- _WHAT TO PRODUCE_
Nothing but the lines below from the one that contains "2008年5月4日，中華民國" through the one that contains "Français cadien: le" should be retyped, exactly and including both ends. Do not include pictures.

- _EXERCISE DATA_
:::

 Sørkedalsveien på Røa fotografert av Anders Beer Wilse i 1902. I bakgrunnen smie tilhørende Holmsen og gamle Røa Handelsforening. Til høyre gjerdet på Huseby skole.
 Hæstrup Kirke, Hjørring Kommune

:::

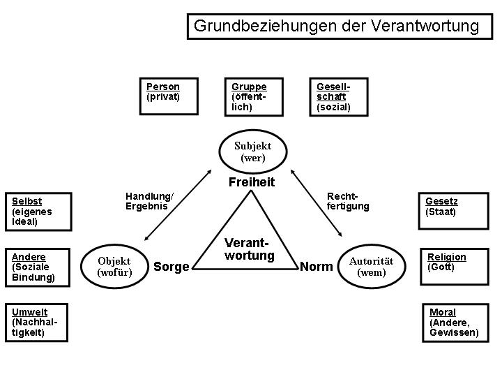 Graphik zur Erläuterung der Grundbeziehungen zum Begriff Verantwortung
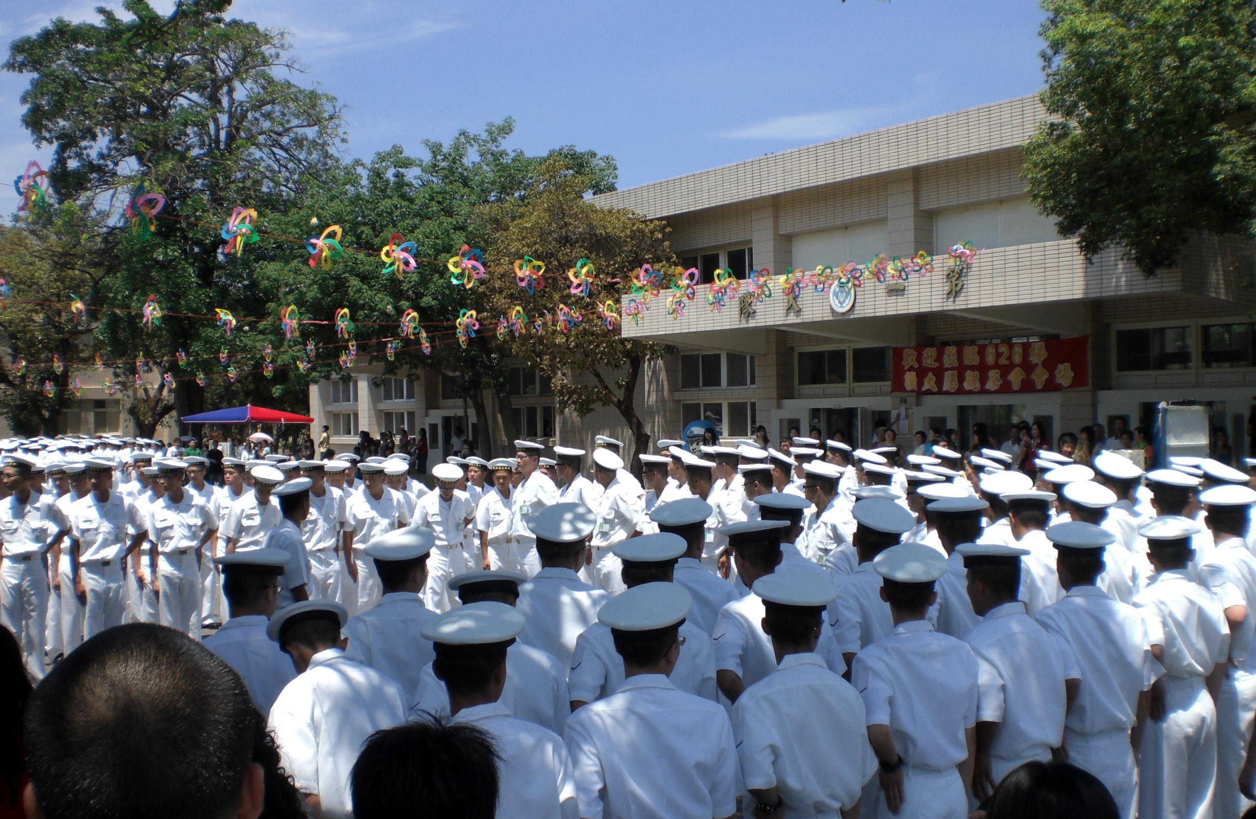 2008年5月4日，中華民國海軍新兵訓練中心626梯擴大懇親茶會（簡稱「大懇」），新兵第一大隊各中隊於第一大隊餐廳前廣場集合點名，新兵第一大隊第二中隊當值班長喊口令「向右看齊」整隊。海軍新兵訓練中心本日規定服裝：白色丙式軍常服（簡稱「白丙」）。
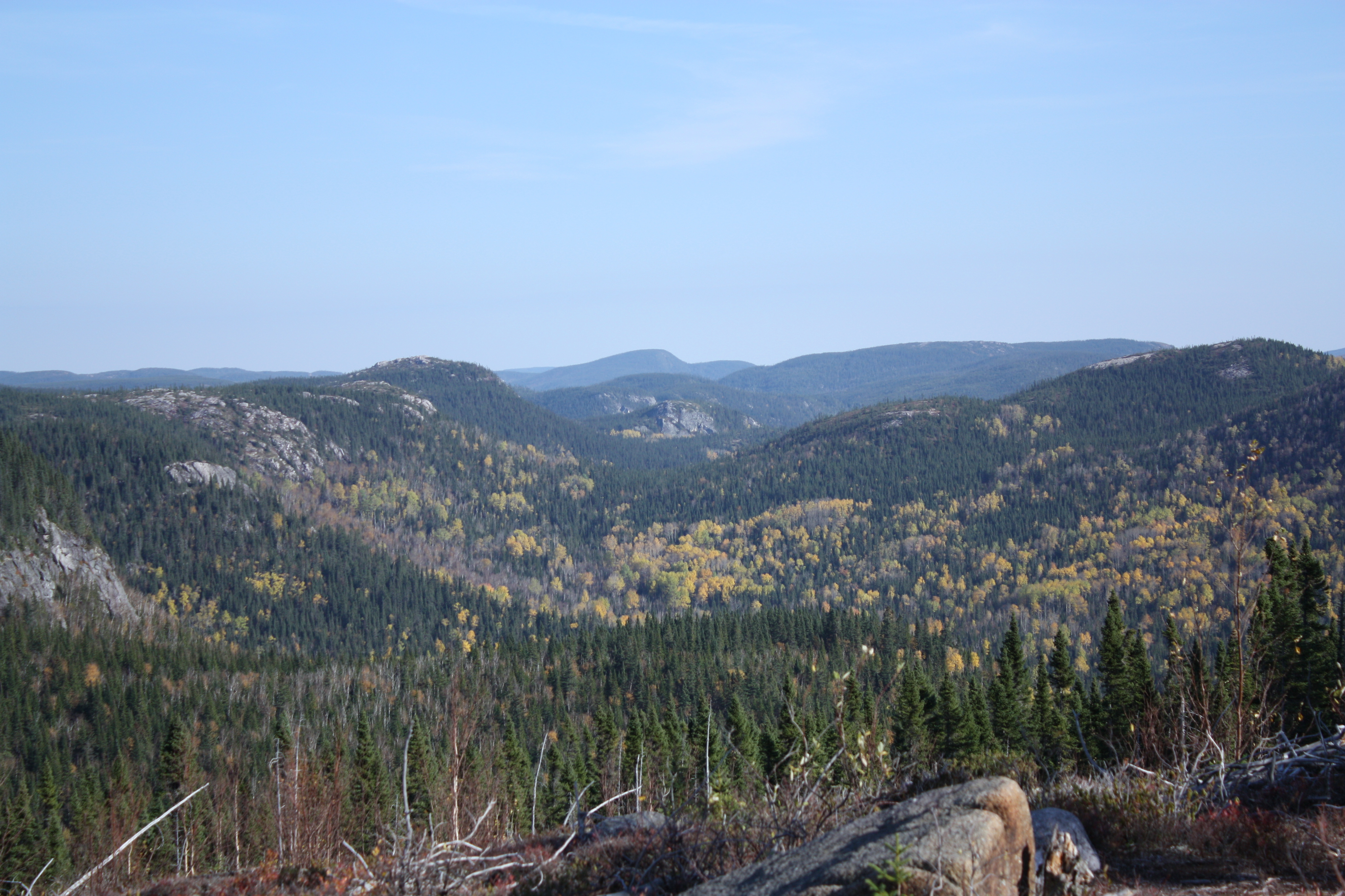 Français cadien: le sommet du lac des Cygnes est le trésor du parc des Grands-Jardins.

:::

- _TASK ANSWER_
 2008年5月4日，中華民國海軍新兵訓練中心626梯擴大懇親茶會（簡稱「大懇」），新兵第一大隊各中隊於第一大隊餐廳前廣場集合點名，新兵第一大隊第二中隊當值班長喊口令「向右看齊」整隊。海軍新兵訓練中心本日規定服裝：白色丙式軍常服（簡稱「白丙」）。
 Français cadien: le sommet du lac des Cygnes est le trésor du parc des Grands-Jardins.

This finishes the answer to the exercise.